1. Set up haemocytometer by adding the coverslip. [It helps to breath on the slip to create a good seal]
2. Remove 20 μL of cell suspension.  Remove from hood. [You can place this on a piece of parafilm as it does not need to remain sterile.]
3. Add 20 μL Trypan Blue to the 20 μL cells and pipette gently to mix the two solutions.  [Trypan Blue stains dead cells as the dye can penetrate through the dead cell membrane. This is used as a mechanism to help count viable cells only].  
4. Add 10 μL to each chamber.
5. Since HBVP cells are relatively large, count the cells in the large four corner squares. [When counting cells have a system to avoid doubling up on cells i.e. count top and right only of overlapping cells. Also check to make sure cells are evenly dispersed.
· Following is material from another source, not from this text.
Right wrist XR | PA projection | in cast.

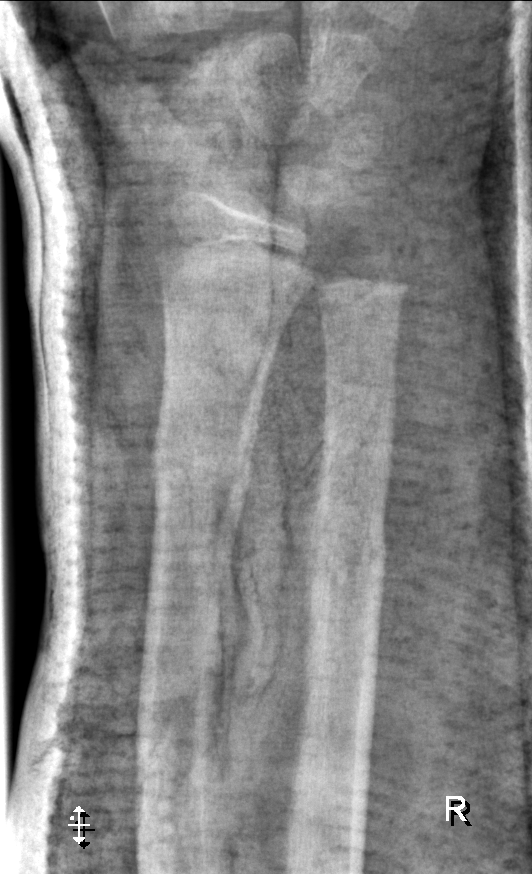

- Bounding boxes in image-pixel xyxy.
- Fx: [x1=148, y1=425, x2=255, y2=511]; [x1=302, y1=529, x2=390, y2=596].
- AO code 22-D/2.1.

If they are clumped together, you will need to suspend cells more thoroughly – i.e. mix with pipette]
6. Add all cell counts from the corner squares together: 127 + 104 + 116 + 133 = 480 ÷ 4 (number of squares to get an average) = 120 x 10⁴ x 2 (due to dilution with Trypan Blue) = 480 x 10⁴. This is 4.8 x 10⁶ (so 4.8 million cells in the 2mL suspension).
   
   Photo of Jo-Maree’s calculations
7. To make it to 1x 10⁶ add 280μL to the 200μL.

The students set up 96 well plates with 100μL @ 5000 cells per well  as part their protocol.

CELL PASSAGE

1. Add 1mL of the 1x 10⁶ cell suspension to a new flask.  Add 9mL fresh warm complete medium and gently rotate the flask to disperse cells.
2. Remove cells from hood and place them in the incubator. [The cells will be confluent within 48 hours]. 
3. Remove media, used pipettes and waste vessels from the hood.
4. Place pipettes and pipette tips in biohazard bins. [If bins are full, take to dirty autoclave station and loosely secure bag with autoclave tape.]
5. Add liquid waste to bleach to kill any remaining cells. [After 24 hours, all organisms are destroyed and the remaining liquid can be safely disposed of.]
6. Place waste vessels in bleach bucket in sink area. [After 24 hours, these can be washed and left to dry for re-use].

ON A SIDE NOTE:

Poly-L-lysine is the correct coating to promote cell adhesion on glass surfaces. Jo-Maree has some in stock, so I am all set to work with my Petri dishes as part o the initial cell culture training.